Francis Bacon. Figura con carne, 1954 |
Es habitual que la UDI sorprenda
diariamente con alguna paparruchada. La última, protagonizada por el diputado
Gustavo Hasbún, al presentar un proyecto de ley que castiga con presidio a
quienes realicen homenajes al Presidente Salvador Allende y el Gobierno de la
Unidad Popular.
Ello ha provocado una reacción
hilarante en las redes sociales; también las críticas de diversos sectores y
dirigentes políticos. Pero, el asunto en cuestión, aun siendo ciertamente
estulto, ¿es solamente un chiste o el exabrupto tonto de un grupo de
parlamentarios de ultraderecha?
Se dan de hecho en medio de sus desesperados intentos de oponer una resistencia medianamente eficiente a las reformas
contenidas en el programa de la Nueva Mayoría.
A este respecto, la derecha ha
recurrido a dos estrategias.
La primera, propugnada desde las
páginas editoriales de El Mercurio, la búsqueda de acuerdos con los sectores
más vacilantes de la Nueva Mayoría en lo que tiene que ver con la
implementación de su programa, para torcerles el sentido y limitar todo lo
posible sus efectos, como una manera de atenuar los perjuicios que provocarían
en el empresariado y sectores conservadores.
La segunda, recurrir al Tribunal
Constitucional cuando no ha logrado los votos en el Parlamento y/o cuando la
búsqueda de acuerdos no ha dado resultados o no los esperados por sus
propugnadores.
Sin embargo, el último recurso
proviene de la incapacidad de nuestra sociedad de cuestionar los principios del
sistema de dominación implantado a comienzos de los años noventa, conocido como
democracia de los acuerdos y la empresa privada y el libre mercado, como el
origen de las escandalosas inequidades, exclusión y abusos que el programa de
gobierno se ha propuesto enfrentar.
Son veinticinco años en que estos
principios se erigieron prácticamente en leyes naturales de nuestra convivencia
social.
Las críticas, incluidas las de
cierto radicalismo verbal muy extendido en el movimiento social y en la
academia, apuntan a manifestaciones objetivas del sistema, pero no ponen en
cuestión sus fundamentos.
Es el espejismo que obnubila a
nuestra sociedad, la de ver las manifestaciones, como los fundamentos, con la
diferencia de que, en este caso, estos fundamentos son concebidos como una
suerte de “cosa en sí” inalcanzable respecto de la cual algún día se deberá
hacer algo.
La derecha en cambio, tiene en los
chistes de Hasbún, Urrutia y compañía, como antes en Carlos Larraín y hoy en
día en el senador Ossandón, guardianes de última instancia y una resistencia
muy eficiente que protege los fundamentos del sistema precisamente como una
“cosa en sí” respecto de la cual no se debe pensar y sólo se pueden manifestar exhabruptos, chistes, manifestaciones de fanatismo iracundo.

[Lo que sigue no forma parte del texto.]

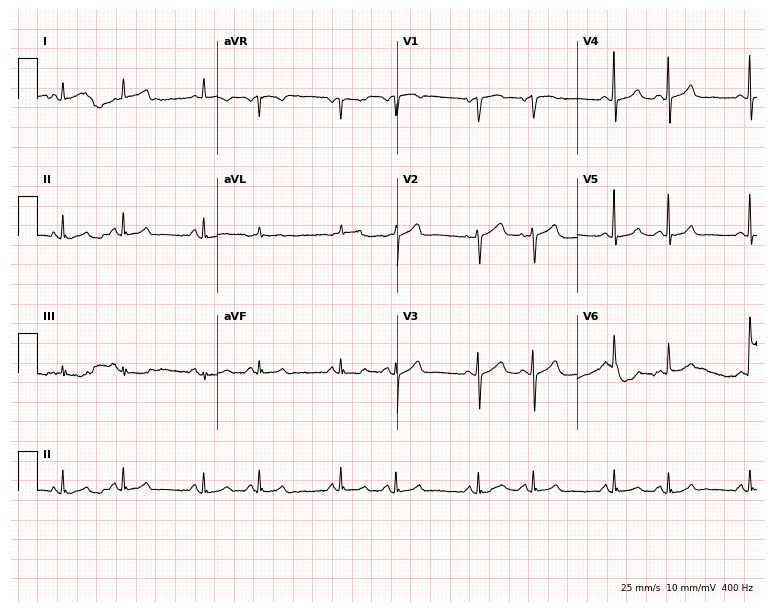
Standard 12-lead ECG recorded from an 84-year-old woman. None of these six findings is recorded: first-degree AV block, right bundle branch block, left bundle branch block, sinus bradycardia, atrial fibrillation, sinus tachycardia. Findings outside these six are not listed.

Sus exabruptos son expresiones de
la apelación a esta incapacidad de reflexionar y debatir de nuestra sociedad y
de disparar contra las manifestaciones y no contra los fundamentos.

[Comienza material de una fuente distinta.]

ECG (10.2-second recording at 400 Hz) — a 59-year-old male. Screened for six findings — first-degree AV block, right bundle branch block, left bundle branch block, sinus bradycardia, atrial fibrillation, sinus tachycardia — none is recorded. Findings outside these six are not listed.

Es el recurso a la irracionalidad,
al espontaneísmo, a los comportamientos más pedestres como son la ira y el
temor, recurso que, en momentos de crisis política y social como la que se está
incubando hace tiempo en nuestra sociedad, le facilitan las cosas a las
soluciones populistas y reaccionarias.
Esa es la política cultural de la
derecha. Aparentemente nada muy sofisticado pero muy eficiente y que cuenta
además con una poderosa maquinaria comunicacional.
Esta política cultural, este
embate del irracionalismo, mezcla de neoliberalismo decadente, conservadurismo
campechano, retórica pseudocientífica y añoranzas del tiempo de las vacas
gordas de la globalización, debe ser enfrentado con decisión por las fuerzas de
izquierda y progresistas, so pena de abrirle el paso a la reacción.